Ценский Том 10. Преображение России - Сергей Сергеев 29 стр.


Но, слушая бестолковщину в канцелярии дружины, Ливенцев нащупал случайно письмо Семена Михайлыча и Василисы Никитичны Лабунских, которое он несколько дней уже носил в боковом кармане тужурки, и у него возникла простая и убедительная мысль - отправить вместе с Кароли в этот поход за лошадьми в Мариуполь и Демку, потому что другого подобного случая может и не быть, и вернее всего, что не будет.

Когда Ливенцев улучил время сказать об этом Кароли и показал ему при этом письмо с адресом: "Фонтальная улица, дом Краснянского", Кароли даже просиял:

- Как же! Фонтальная улица!.. Я на Фонтальной улице детство свое провел! Помню, как по ней греки с говяжьими костями бегали… Ведь у греков кость дорого стоит он ее сам в своем супу часа два варит, потом на улицу с ней выбежит и кричит: "Кре! Кре! Кре-е-е!" - бегут гречанки, по копейке платят, чтобы в своем супу подержать для вкуса пять минут… Больше пяти минут держать не полагалось, а ему доход: одна пять минут подержит - копейку дает, да другая, да третья, - вот ему три копейки остается. А потом уж кость эту на вес продает тем, кто кости собирает, - еще копейку за нее получит.

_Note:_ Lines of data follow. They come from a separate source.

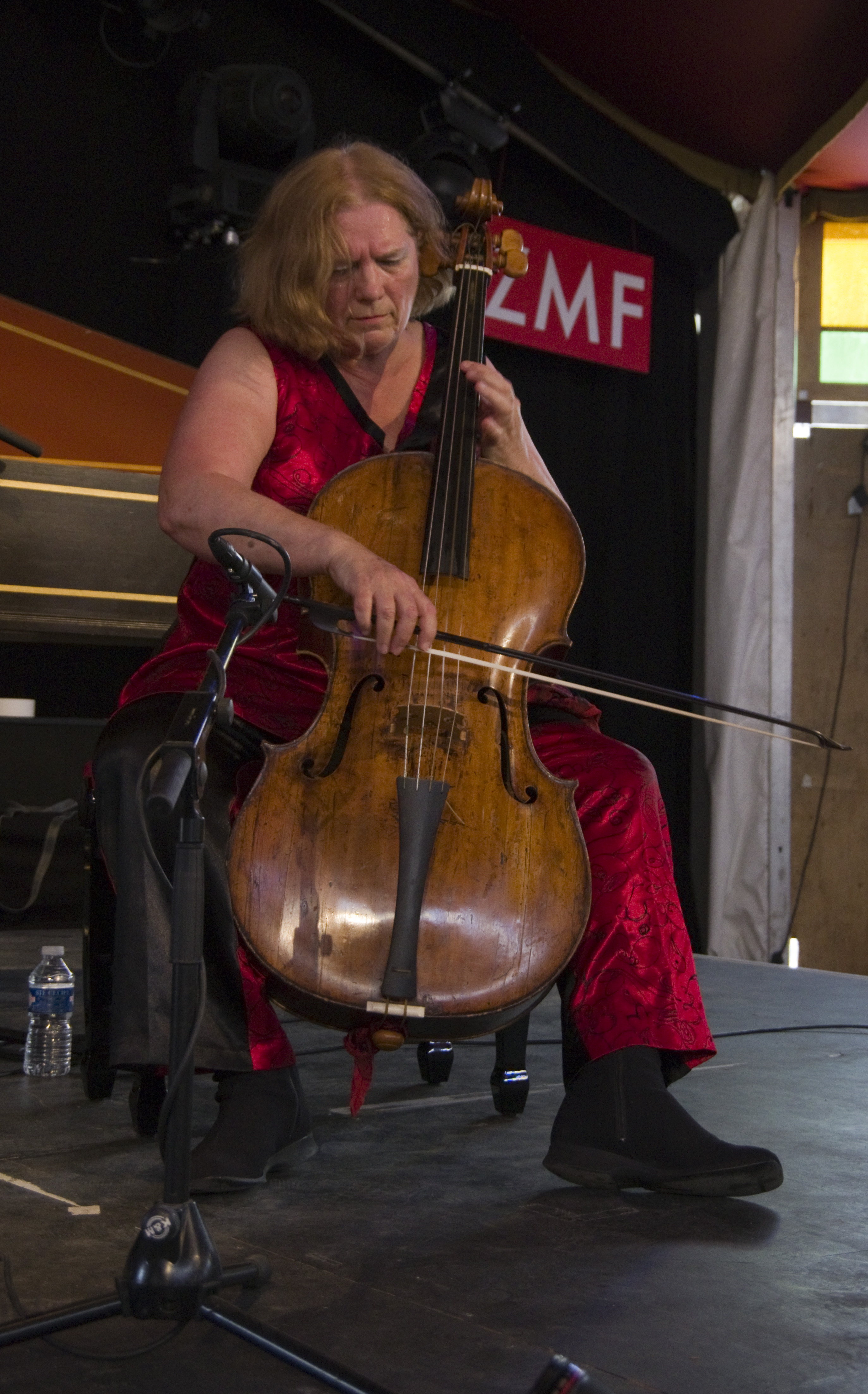 Das Zelt-Musik-Festival 2015 in Freiburg im Breisgau. 19.07.2015 Red Priest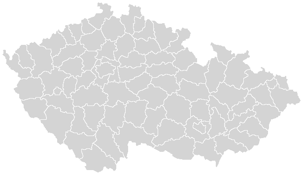 Mapka českých okresů v letech 1996-2004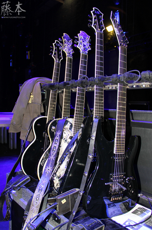 Passagem de som - HSBC Brasil - São Paulo/SP - 11/09/2011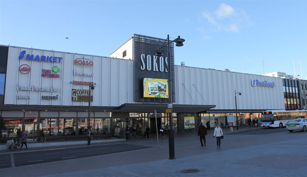 Kuopion Sokos -tavaratalo sijaitsee Kuopion keskustassa Kuopion torin länsilaidalla. Tavaratalon osoite on Haapaniemenkatu 24-26.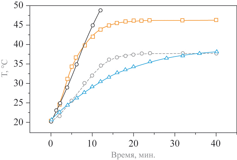 "Smart" power converters frequency radiation into heat without any control from the outside stop their heating at a certain level, while continuing to be in the high-frequency magnetic field. Typically, this is due to the transition of the material at a certain temperature transducer of the ferromagnet in the paramagnetic state (the Curie temperature), which is not heated in the magnetic field. The figure - the dynamics of the temperature of suspensions containing particles of different magnetic materialovreobrazovateley on the time they are in a magnetic field. Straight line - temperature suspension of "normal" converter // «Умные» преобразователи энергии высокочастотного излучения в тепло без контроля извне останавливают свой нагрев на определенном уровне, продолжая находиться в высокочастотном магнитном поле. Как правило, это связано с переходом материала преобразователя при определенной температуре из состояния ферромагнетика в парамагнетик (температура Кюри), который уже не нагревается в магнитном поле. На рисунке — динамика температуры суспензий, содержащих частицы различных магнитных материаловреобразователей, от времени их нахождения в магнитном поле. Прямая линия — температура суспензии, содержащей «обычный» преобразователь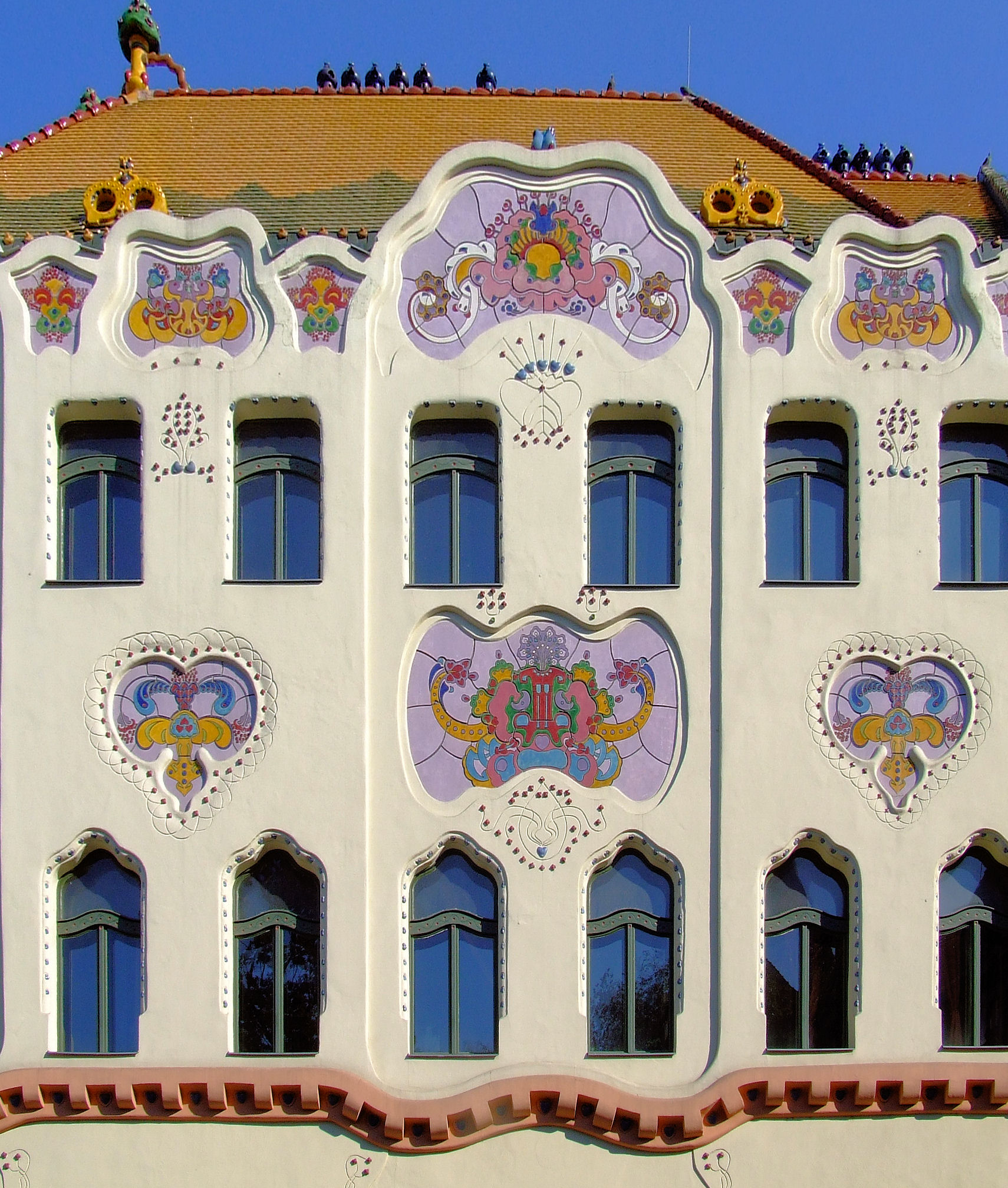 A pécsi Zsolnay gyárban készített majolika díszítés a kecskeméti Cifra palotán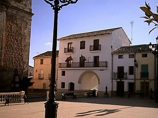 Ayuntamiento de Villagarcia del Llano

Увлекшись приятными воспоминаниями детства, Демку он обещал непременно взять.

Ливенцев хотя и видел Демку в этот день около бухты, не решился раньше времени говорить ему ничего, и только в день, когда стало известно, что вечером выезжают на пароходе Полетика, Кароли и несколько заядлых лошадятников из ополченцев во главе с фельдфебелем Ашлою, он сказал ему:

- Слушай, Демка! Тебе, брат, везет, как дай бог, чтоб целую жизнь везло! Только не прозевай. Иди вечером на пароходную пристань: отправляются в Одессу, а оттуда на фронт… понимаешь? - на фронт, куда ты так стремишься, - сам командир дружины, поручик Кароли и еще несколько человек ратников. Вот и ты там устроишься с ними.

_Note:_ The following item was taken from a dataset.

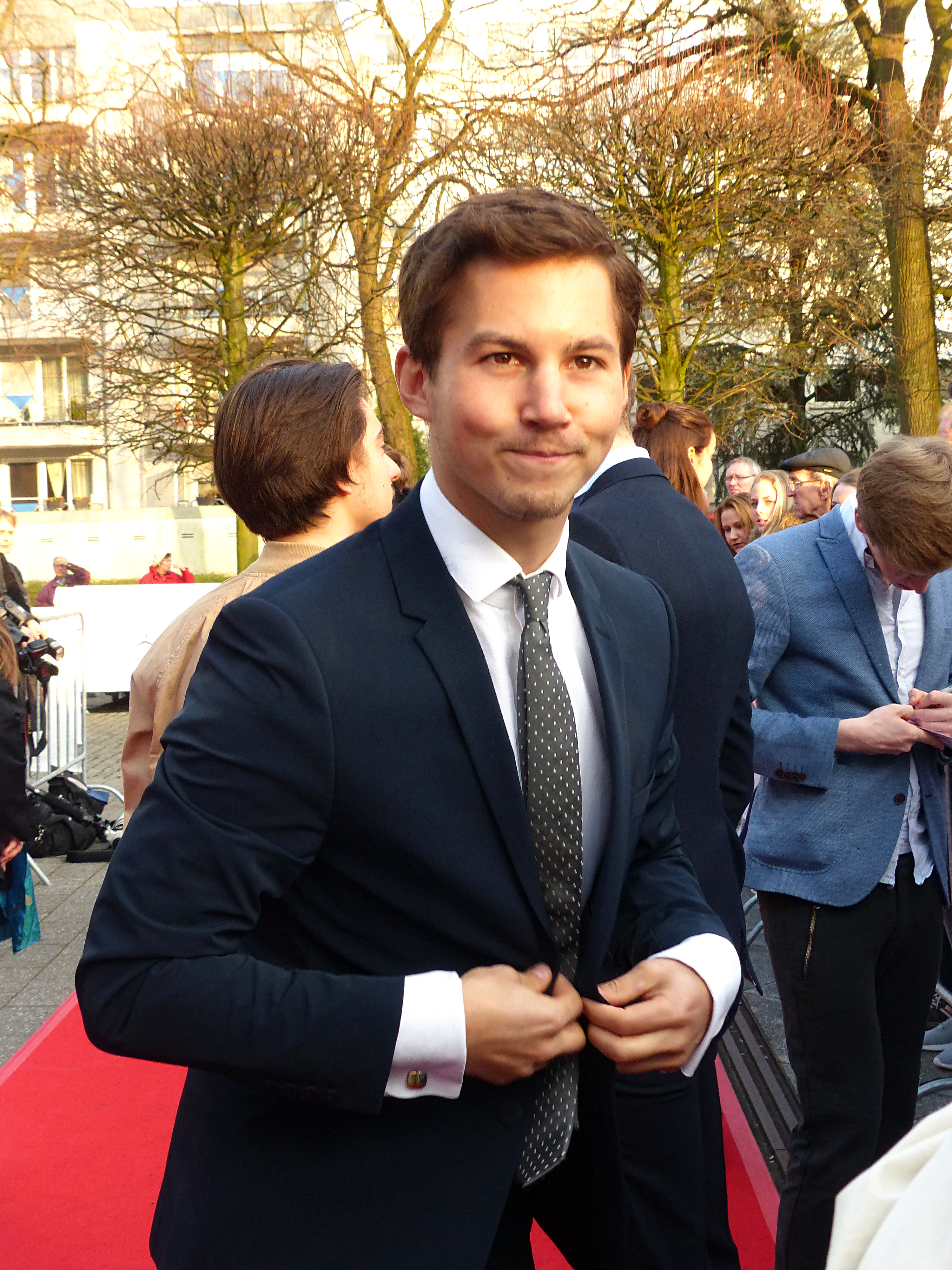 Tim Oliver Schultz bei der Verleihung des 'Grimme Preis 2016' am 08.04.2016 in Marl.

Ливенцев сказал это как мог таинственней и вполголоса, и Демка вздернул узенькие плечи и как-то боком, криво открыл рот, а глаза глянули на прапорщика и подозрительно и бешено-радостно в одно и то же время.

- Вы… это правду говорите? - прошептал Демка.

- Чистейшую! - не улыбнувшись и не моргнув, отвечал Ливенцев, чувствуя себя врачом у постели смертельно больного. - Я ведь говорил тебе, что надо бы тебе домой ехать, а теперь вижу, что ты этим военным ядом отравлен до неизлечимости, - значит, все равно. Хочешь погибнуть там, - погибай, твое дело!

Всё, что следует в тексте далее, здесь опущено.